Is there some equation that can solve a rectangle from a group of points?

I do not want to re-digitize the polygons. The polygons are supposed to represent buildings. I am using Qgis.

I tried code from @Matte but resulted in enter image description here

  • 1
    Have a search for 'orthogonalize' on this site - there are some other questions relating to this, none of which are really duplicates IMHO. – Simbamangu Sep 26 '16 at 16:25
  • How are your skills concerning python or sql? You could calculate the bounding box, the angle of your longest edge and then rotate the bounding box according to it. Also with PostGIS it would be relative easy. – Matte Sep 26 '16 at 16:38
  • Most of my data is in shapefile format so I would like to stay away from SQL. I can work with Python. – GreyHippo Sep 26 '16 at 17:01
  • OpenJump has a tool to create Minimum Bounding Rectangles, gis.stackexchange.com/questions/160259/…. – klewis Sep 26 '16 at 20:07
  • 2
    The OpenStreetMap editor JOSM also has a nice rectify tool. Unfortunately, it does not read shapefiles, so you have to convert from shp to osm and later backwards. Or look into the open source code how they did it. – AndreJ Sep 27 '16 at 17:46
4

Next code uses analytical geometry to change each polygon quasi rectangular in rectangular and it could be used:

layer = iface.activeLayer()

feats = [ feat for feat in layer.getFeatures() ]

n = len(feats)

crs = layer.crs()
epsg = crs.postgisSrid()

uri = "Polygon?crs=epsg:" + str(epsg) + "&field=id:integer""&index=yes"

mem_layer = QgsVectorLayer(uri,
                           'rectangle',
                           'memory')

prov = mem_layer.dataProvider()

for feature in feats:

    geom = feature.geometry()

    xmin, ymin, xmax, ymax = geom.boundingBox().toRectF().getCoords()

    points = feature.geometry().asPolygon()[0]

    for i in range(len(points)-1):
        if points[i][1] == ymax and points[i+1][1] < points[i][1]:
            idx = i
        if points[i][1] == ymax and points[i-1][1] < points[i][1]:
            idx = i-1

    rectangle = []

    #x,y coordinates of first point
    x1 = points[idx][0] 
    y1 = points[idx][1]

    rectangle.append(QgsPoint(x1,y1))

    #x,y coordinates of second point
    x2 = points[idx+1][0] 
    y2 = points[idx+1][1]

    rectangle.append(QgsPoint(x2,y2))

    #slope for first line
    m1 = (y2 - y1) / (x2 - x1)

    #intercept at origin for first line
    int1 = y1 - m1 * x1

    #slope for second line
    m2 = m1

    #x,y coordinates of third point
    x3 = points[idx+2][0] 
    y3 = points[idx+2][1]

    #intercept at origin for second line
    int2 = y3 - m2 * x3

    #first perpendicular
    m3 = -1/m1

    #intercept at origin for second line
    int3 = y2 - m3 * x2

    #intersect point
    x4 = (int3 - int2)/(m2 - m3)
    y4 = m3*x4 + int3

    rectangle.append(QgsPoint(x4, y4))

    #second perpendicular
    m4 = -1/m1

    #intercept at origin for second perpendicular
    int4 = y1 - m4 * x1

    #intersect point
    x5 = (int4 - int2)/(m2 - m4)
    y5 = m4*x5 + int4

    rectangle.extend([QgsPoint(x5, y5),QgsPoint(x1, y1)])

    polygon = []

    polygon.append(rectangle)

    geom = QgsGeometry.fromPolygon(polygon)

    feat = QgsFeature()

    feat.setAttributes([i])
    feat.setGeometry(geom)
    prov.addFeatures( [feat] )

QgsMapLayerRegistry.instance().addMapLayer(mem_layer)

I tried it out with shapefile of next image:

enter image description here

After running the code at the Python Console of QGIS I got:

enter image description here

  • Does that method always end up with rectangles that have one side the same as one side of the original quadrilateral? – Spacedman Sep 28 '16 at 21:01
  • No.

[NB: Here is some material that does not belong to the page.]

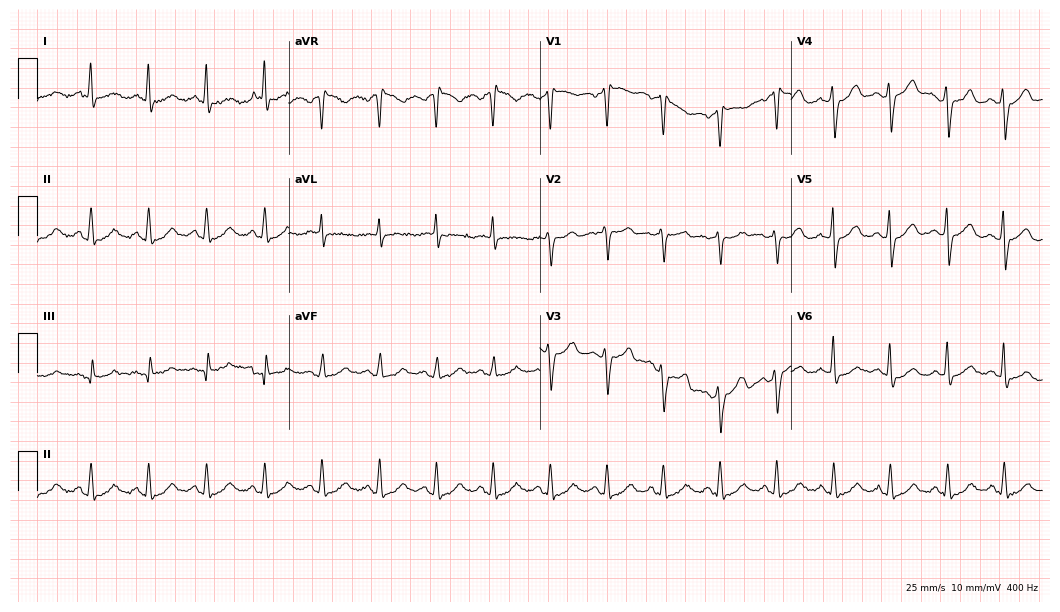
12-lead ECG (10.2-second recording at 400 Hz) from a 63-year-old male. Findings include sinus tachycardia (a sinus rate of 100 beats per minute or more).

If you comment these lines in the code, if points[i][1] == ymax and points[i-1][1] < points[i][1] and idx = i-1, it is obtained this result: postimg.org/image/ao0zrelsr . This block is the "smart" part of code and it could be refined by using other bounding box parameters. – xunilk Sep 29 '16 at 8:33
2

You can try to use the following approach that changes the geometry based on the bounding box and the angle of the first digitized edge. You can of course alter the angle with the one from the longest edge or something. Only works well when your polygons are near rectangular already (as it looks like).

Input in the console in Qgis and the layer needs to be selected and editable:

import shapely

from shapely import affinity

from shapely.wkb import loads

layer = qgis.utils.iface.activeLayer()

for feature in layer.getFeatures():

    azimuth = feature.geometry().vertexAt(0).azimuth(feature.geometry().vertexAt(1))

    bbox = QgsGeometry.fromRect(feature.geometry().boundingBox())

    input = loads(bbox.asWkb())

    shape = shapely.geometry.asShape(input)

    rotated = affinity.rotate(shape, azimuth-90.0)

    new_geom = QgsGeometry.fromWkt(rotated.wkt)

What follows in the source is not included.